I’m excited to be heading home to California, and teaching again in the Bay Area. Starting in July, I’ll be teaching Pitch Your Book: Creative Nonfiction Proposals that Work for Stanford Continuing Studies’ Online Writers Studio. This is a course I taught last year with stellar results in the student work (and terrific feedback on the course’s helpfulness), so I’m looking forward to offering it again. Here is the information:

“Books of creative nonfiction—whether they are memoirs, historical narratives, or science investigations— are typically sold on the basis of sample chapters and a book proposal. So what are the crucial elements of a successful book proposal? In this course, appropriate for anyone who has drafted at least one chapter of a creative nonfiction book, we will examine the real proposals that sold several diverse and acclaimed nonfiction books, and emulate the writers’ successful strategies.

While workshopping and revising their sample chapters, students will also draft proposal introductions, refine their hooks, research the competition, and develop their marketing plans. We will work on building and defining your author platform and fine-tuning your bio, and we will workshop query letters to agents. This course is driven by the conviction that writing a proposal is not just the necessary “business” step to selling your book: Crafting a well-researched, thoughtful proposal pushes you to clarify your book’s intent and audience, and leaves you prepared to write the best book possible. You will receive abundant critique and support from your fellow students and your instructor, and finish this course with the tools to take your creative nonfiction book all the way to publication.”

Go here to register.

Later in July, at the San Francisco Writers Grotto, I’ll be offering another class that proved a helpful hit when I last offered it two years ago, the Monster Memoir Manuscript Workshop. This will run five Sundays, 2-4:30 pm, from July 21 to August 18. The course fee is $450, with a $100 deposit required to register; contact me at rachel (dot) howard (at) gmail (dot) com if you are interested:

Description: Are you deep into writing a memoir and tired of having it critiqued in 20-page snippets? Ready to get bigger-picture response to issues like structure and narrative arc, but not quite at the stage when you need a full manuscript review? This is a memoir workshop for writers at that rich but tricky middle stage when piecemeal feedback no longer cuts it.

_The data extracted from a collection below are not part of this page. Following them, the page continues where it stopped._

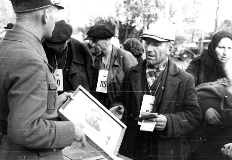 Distr. Lublin/Cholmer Land Cholmer Umsiedlung: Einsatz der Gliederungen der Partei bei der Betreuung der Cholmer Umsiedler 1940/41 English (summary and liberal translation ): Volkdeutsche "resettled" in Poland (on lands formerly occupied by Poles) are being handed framed photos of Adolf Hitler.
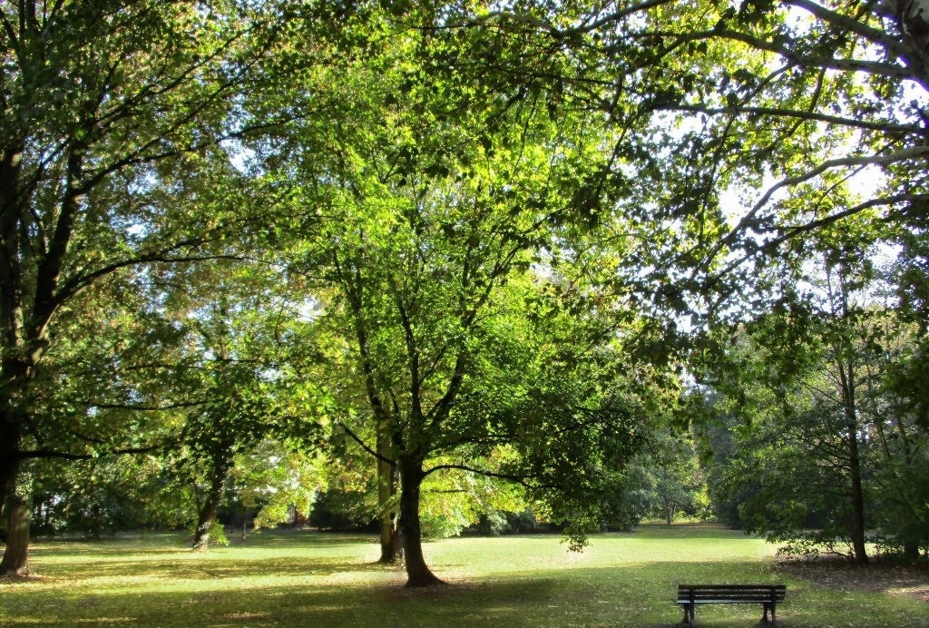 Biegwald - hinter der Sternbrücke
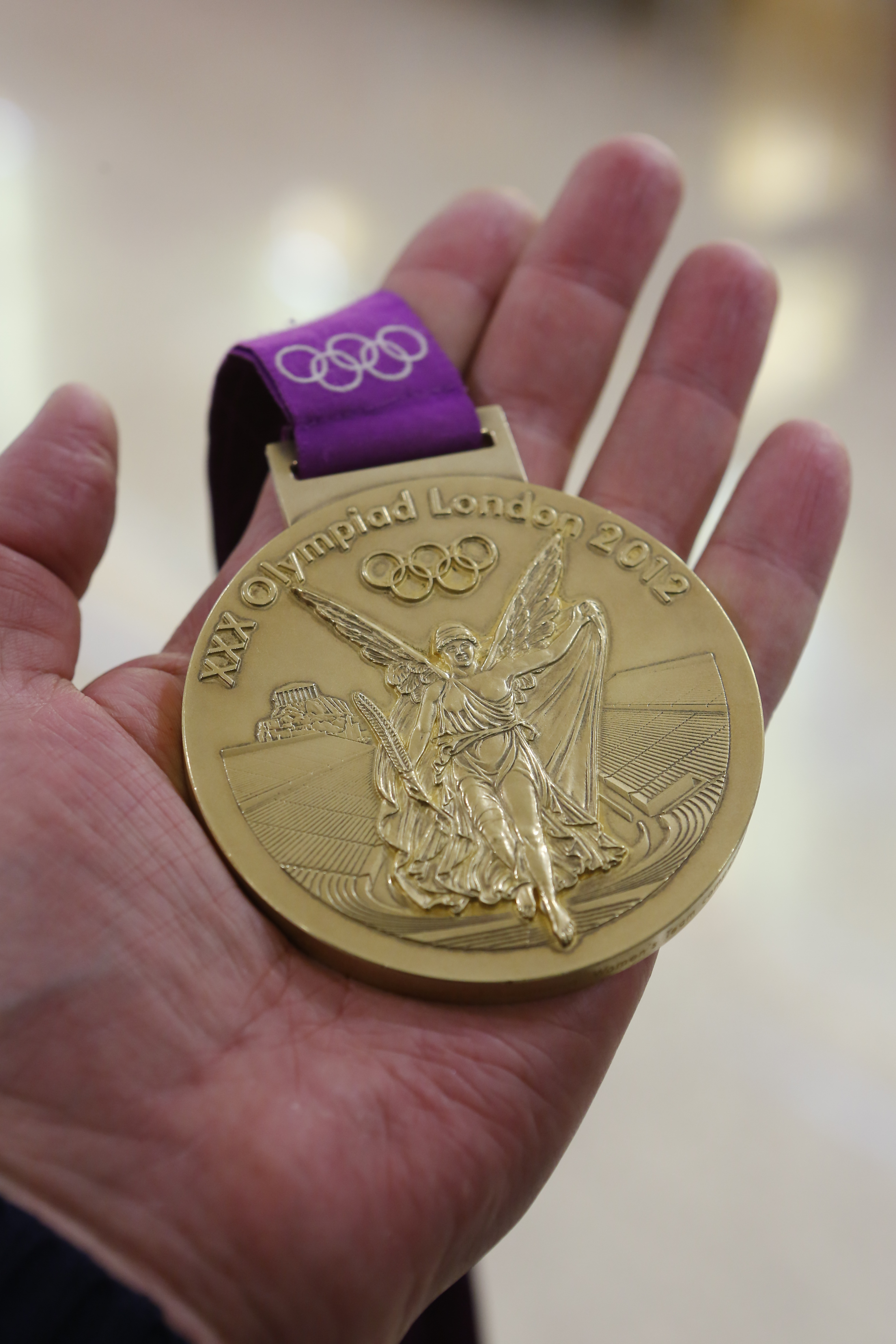 Верхняя Пышма. Музей УГМК. Золотая медаль синхронистки Анжелики Тиманиной с Лондонской олимпиады 2012г . (Оригинал)

In this class, limited to four committed students, writers will submit a long section of their memoirs-in-progress—between 75 and 125 pages. Our first session will be dedicated to an overview of strengths and challenges in common among the drafts, and a comprehensive lecture on craft concepts for memoir: Setting up the story engine, interplay of scene and reflection, character development, lines of tension, finding the narrative “turn,” and more. In subsequent sessions, we’ll workshop your manuscripts, one writer per week. You’ll learn a wealth about memoir by critiquing fellow workshop members, and benefit from a thorough discussion of your own work. You’ll emerge with a clearer sense of your book as a whole, and clear steps for taking it towards completion.

NOTE: This workshop is limited to four members. A firm commitment to reciprocating feedback and attending all sessions is required.

Instructor Bio: Rachel Howard is the author of a memoir about her father’s unsolved murder, The Lost Night, described as “enthralling” by the New York Times. Her fiction and nonfiction have appeared in ZYZZYVA, the New York Times, Canteen, Fiction Writers Review, the San Francisco Chronicle, and many other publications. Rachel has an MFA in writing from Warren Wilson College, where she served as the Joan Beebe Teaching Fellow, and then as interim director of undergraduate creative writing.